1.) My comments on IE6, while not related to the core of this exploit as far as SMF is concerned, aren't entirely irrelevant.  IE6 is vulnerable to a similar type of attack due to how it parses the header information in images.  That means we must also tend to these script injection problems (after all, no software developer wants their software being a vehicle for computer hijacking either).  So no, i'm not picking on IE because it's the popular thing to do, but because, yes, infected images are now (moreso than ever) an enemy to IE6.

2.) We will note your concerns.  Please do not think that because I am rebutting them (with my own opinion and what we've currently established as policy, mind you) that I am simply ignoring them.  I am not, and neither are the rest of us.  In fact, I agree with you, but not, perhaps, on the level you feel I should. 

Truth is, this is still a relatively small scale attack by only one confirmed individual (again, that doesn't mean that the threat is not there or is unimportant).  If that weren't the case, and this were an epidemic level attack, or if we couldn't get the patch out before it came so -- that'd change things a lot, actually.  I could then see getting a notification out ASAP.  And we have actually done notifications in the past, though not through the admin CP), though it has been awhile since we've had a situation arise where an exploit was either of huge scale, or where we couldn't get it patched in a decent timeframe.

[babjusi]

Justin is right.
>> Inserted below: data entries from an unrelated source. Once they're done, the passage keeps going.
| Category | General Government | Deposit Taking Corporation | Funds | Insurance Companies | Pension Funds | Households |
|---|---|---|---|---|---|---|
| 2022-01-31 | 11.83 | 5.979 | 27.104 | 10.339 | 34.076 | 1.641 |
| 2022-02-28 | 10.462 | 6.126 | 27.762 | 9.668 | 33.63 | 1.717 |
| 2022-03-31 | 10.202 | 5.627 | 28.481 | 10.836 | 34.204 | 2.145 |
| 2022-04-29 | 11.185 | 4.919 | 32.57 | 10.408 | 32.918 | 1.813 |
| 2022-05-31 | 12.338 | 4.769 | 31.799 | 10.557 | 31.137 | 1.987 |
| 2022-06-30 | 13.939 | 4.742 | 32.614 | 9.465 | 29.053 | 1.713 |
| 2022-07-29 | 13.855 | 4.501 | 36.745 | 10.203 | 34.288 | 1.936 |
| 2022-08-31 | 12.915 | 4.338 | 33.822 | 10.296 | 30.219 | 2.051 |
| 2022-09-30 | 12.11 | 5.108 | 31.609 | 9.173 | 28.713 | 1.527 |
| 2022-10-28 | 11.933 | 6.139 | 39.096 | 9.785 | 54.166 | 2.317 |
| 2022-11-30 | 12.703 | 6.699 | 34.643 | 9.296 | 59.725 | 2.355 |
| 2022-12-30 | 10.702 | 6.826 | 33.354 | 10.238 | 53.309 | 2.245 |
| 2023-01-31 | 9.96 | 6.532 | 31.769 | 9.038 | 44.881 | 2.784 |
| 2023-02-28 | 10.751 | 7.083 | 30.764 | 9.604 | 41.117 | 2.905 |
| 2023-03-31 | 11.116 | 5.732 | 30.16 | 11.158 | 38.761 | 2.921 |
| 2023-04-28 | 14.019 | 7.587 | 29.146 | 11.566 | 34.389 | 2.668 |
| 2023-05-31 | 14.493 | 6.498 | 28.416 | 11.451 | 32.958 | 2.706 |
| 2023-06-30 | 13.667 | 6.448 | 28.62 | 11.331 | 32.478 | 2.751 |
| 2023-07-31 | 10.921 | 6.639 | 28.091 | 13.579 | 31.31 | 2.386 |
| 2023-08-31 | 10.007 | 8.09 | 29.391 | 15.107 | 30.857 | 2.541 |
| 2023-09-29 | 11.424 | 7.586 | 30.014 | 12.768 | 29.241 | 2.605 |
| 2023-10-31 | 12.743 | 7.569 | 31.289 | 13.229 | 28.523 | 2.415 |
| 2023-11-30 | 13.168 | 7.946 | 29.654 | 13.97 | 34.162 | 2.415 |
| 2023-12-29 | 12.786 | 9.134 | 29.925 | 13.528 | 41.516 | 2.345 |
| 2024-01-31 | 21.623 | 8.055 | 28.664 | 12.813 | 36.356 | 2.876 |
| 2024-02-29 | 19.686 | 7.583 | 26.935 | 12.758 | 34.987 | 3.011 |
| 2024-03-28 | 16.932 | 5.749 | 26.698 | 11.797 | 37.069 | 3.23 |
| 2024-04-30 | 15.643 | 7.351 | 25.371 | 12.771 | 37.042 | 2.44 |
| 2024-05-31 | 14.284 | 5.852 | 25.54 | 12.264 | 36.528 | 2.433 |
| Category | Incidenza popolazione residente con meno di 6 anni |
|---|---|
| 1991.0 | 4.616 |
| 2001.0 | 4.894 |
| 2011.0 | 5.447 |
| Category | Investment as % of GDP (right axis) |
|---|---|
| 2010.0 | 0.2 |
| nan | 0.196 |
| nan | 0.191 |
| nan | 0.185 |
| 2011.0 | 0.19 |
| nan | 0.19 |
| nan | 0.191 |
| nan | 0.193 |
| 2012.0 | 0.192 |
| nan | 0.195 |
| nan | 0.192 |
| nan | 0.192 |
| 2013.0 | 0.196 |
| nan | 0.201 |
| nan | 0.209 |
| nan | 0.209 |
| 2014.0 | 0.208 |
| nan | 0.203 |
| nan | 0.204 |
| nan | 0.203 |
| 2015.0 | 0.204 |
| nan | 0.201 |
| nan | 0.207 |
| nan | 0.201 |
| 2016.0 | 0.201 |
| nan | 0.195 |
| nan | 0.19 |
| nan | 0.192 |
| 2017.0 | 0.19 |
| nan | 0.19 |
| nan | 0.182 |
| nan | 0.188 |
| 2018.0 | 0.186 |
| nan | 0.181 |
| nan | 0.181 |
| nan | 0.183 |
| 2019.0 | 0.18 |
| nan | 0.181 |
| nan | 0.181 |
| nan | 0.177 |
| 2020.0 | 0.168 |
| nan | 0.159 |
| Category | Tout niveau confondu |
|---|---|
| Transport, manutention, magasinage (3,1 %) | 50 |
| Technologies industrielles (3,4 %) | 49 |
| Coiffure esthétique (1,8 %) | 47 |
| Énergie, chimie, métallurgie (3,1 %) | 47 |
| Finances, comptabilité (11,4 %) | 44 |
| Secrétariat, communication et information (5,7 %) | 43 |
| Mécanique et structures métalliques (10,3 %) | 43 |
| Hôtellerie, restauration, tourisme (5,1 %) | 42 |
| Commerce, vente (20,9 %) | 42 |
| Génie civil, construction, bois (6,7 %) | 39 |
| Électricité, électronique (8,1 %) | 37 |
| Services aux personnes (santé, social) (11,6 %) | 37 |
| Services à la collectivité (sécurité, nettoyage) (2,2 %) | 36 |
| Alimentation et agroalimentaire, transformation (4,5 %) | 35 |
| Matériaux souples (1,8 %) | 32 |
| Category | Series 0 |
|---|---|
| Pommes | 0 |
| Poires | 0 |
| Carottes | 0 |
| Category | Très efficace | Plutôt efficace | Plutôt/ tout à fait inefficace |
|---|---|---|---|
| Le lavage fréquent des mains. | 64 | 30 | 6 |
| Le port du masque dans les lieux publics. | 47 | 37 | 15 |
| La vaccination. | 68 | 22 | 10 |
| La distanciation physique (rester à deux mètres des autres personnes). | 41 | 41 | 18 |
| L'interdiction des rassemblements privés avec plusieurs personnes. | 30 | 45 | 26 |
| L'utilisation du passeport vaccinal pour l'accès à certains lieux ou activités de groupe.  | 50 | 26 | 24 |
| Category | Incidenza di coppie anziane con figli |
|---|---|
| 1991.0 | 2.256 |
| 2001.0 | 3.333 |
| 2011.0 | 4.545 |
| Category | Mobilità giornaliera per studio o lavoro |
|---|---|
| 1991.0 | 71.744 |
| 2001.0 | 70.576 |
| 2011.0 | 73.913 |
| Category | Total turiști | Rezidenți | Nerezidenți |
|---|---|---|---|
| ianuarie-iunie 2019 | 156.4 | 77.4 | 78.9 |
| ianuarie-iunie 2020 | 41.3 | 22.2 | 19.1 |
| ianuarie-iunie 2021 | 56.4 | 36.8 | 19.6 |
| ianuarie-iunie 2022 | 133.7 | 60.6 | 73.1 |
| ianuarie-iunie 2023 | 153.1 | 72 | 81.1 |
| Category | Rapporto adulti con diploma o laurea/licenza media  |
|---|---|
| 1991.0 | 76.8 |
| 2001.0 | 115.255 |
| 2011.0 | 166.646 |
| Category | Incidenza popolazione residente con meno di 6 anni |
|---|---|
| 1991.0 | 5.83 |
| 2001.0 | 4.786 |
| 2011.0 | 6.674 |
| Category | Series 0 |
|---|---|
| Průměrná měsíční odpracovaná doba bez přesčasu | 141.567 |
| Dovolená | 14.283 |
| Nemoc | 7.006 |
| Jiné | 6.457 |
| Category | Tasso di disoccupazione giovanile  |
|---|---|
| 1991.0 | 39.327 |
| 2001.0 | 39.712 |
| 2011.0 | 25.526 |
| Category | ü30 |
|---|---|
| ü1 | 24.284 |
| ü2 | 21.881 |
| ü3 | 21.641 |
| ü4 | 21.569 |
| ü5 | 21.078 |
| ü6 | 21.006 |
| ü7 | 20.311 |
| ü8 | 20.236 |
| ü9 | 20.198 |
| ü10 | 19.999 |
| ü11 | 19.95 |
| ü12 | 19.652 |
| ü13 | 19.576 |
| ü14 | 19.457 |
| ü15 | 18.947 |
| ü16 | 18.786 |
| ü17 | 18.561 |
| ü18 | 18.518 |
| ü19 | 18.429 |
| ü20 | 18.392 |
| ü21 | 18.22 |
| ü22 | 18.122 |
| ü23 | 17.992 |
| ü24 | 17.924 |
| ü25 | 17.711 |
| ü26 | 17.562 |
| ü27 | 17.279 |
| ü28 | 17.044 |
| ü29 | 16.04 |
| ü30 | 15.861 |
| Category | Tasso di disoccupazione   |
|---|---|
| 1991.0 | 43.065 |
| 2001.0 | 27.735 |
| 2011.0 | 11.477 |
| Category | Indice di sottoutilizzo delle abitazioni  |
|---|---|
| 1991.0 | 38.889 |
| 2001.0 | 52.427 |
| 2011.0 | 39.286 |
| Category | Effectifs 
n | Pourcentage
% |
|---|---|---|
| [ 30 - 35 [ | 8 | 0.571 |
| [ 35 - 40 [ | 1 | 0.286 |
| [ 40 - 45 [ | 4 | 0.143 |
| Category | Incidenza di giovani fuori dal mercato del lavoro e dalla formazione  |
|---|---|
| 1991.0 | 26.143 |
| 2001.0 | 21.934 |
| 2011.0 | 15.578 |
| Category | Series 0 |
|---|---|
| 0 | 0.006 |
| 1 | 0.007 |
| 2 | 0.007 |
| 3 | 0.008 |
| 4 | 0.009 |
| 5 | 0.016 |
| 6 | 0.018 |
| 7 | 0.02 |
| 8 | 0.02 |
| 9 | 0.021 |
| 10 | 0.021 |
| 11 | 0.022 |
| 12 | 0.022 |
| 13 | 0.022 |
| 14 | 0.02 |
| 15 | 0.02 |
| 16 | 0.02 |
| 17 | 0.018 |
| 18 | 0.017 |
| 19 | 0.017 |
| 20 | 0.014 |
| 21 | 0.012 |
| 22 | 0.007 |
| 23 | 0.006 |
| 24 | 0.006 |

If the issue were to be known to everyone, then the damage would have been much more worse. I think that the Smf team has handled this as best as they could under the circumstances. And don''t forget that it couldn''t come at a much worse time when they are very busy working on Smf 2.0. So please a little bit patience and understanding.

[Sverre]

As I said in my previous post in this topic, the forum I manage has been safe from this exploit all along, so I can afford to wait for the patch. Others are not so fortunate though, and in the future, I could very well find myself in their position. That's why I hate the fact that the information which could potentially "save" my forum, or save me the hassle of restoring it to be more precise, is kept "hidden" in a board which isn't natural for me to visit unless I actually need support. A warning in the Administration Center would probably be my preferred solution in a situation like this, but simply relocating the information to the News and Updates board, where it has a much better chance of being noticed by administrators who need it to protect their forum, would go a long way in boosting my confidence in the project.

[Crasy]

I believe that wtmpp is onto something. He's saying it in a kinda...funky way...that leaves far too much blame on staff around here. I don't like that since I do appreciate a lot of the work that goes into this.

But.
Heh.

My SMF forum is only a small, small forum for a group of friends. I spend maybe 5-10 minutes a day on the forum. Probably far less. JBlaze, are you telling me I should be checking this forums so often for my simple, small hobby forum?
I would be pretty fried if I got hacked, since I don't have time to fix the hack. I would probably just do a clean install and worry about fixing up mods I had later. I just disabled attachments and avatars.

Or should I be seeking a different software, one that is much smaller and less likely to be targeted by hackers? Kinda like picking a Mac because it has fewer viruses "out there".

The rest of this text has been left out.